Copy, exactly and without additions, every line in the records below from the one holding "Cedronella à Terra Botanica" through the one holding "Grab von Rudolf", both ends included.

Segment Start: Records for processing

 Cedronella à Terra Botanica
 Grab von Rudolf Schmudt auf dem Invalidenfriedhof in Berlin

Segment End: Records for processing
Segment Start: Records for processing

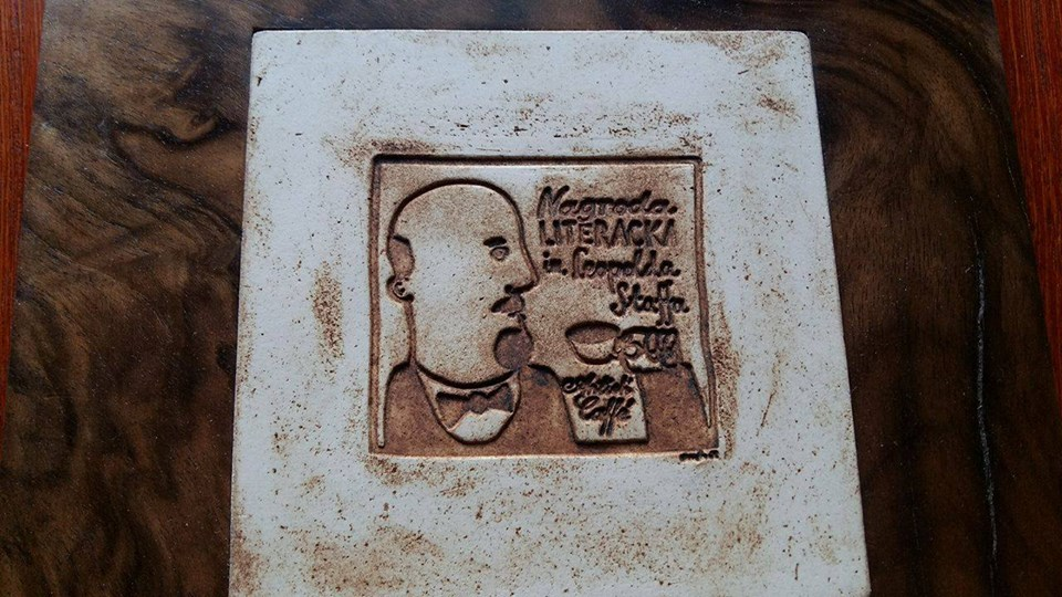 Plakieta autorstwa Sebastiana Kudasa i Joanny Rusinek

Segment End: Records for processing

Solved problem:
 Cedronella à Terra Botanica
 Grab von Rudolf Schmudt auf dem Invalidenfriedhof in Berlin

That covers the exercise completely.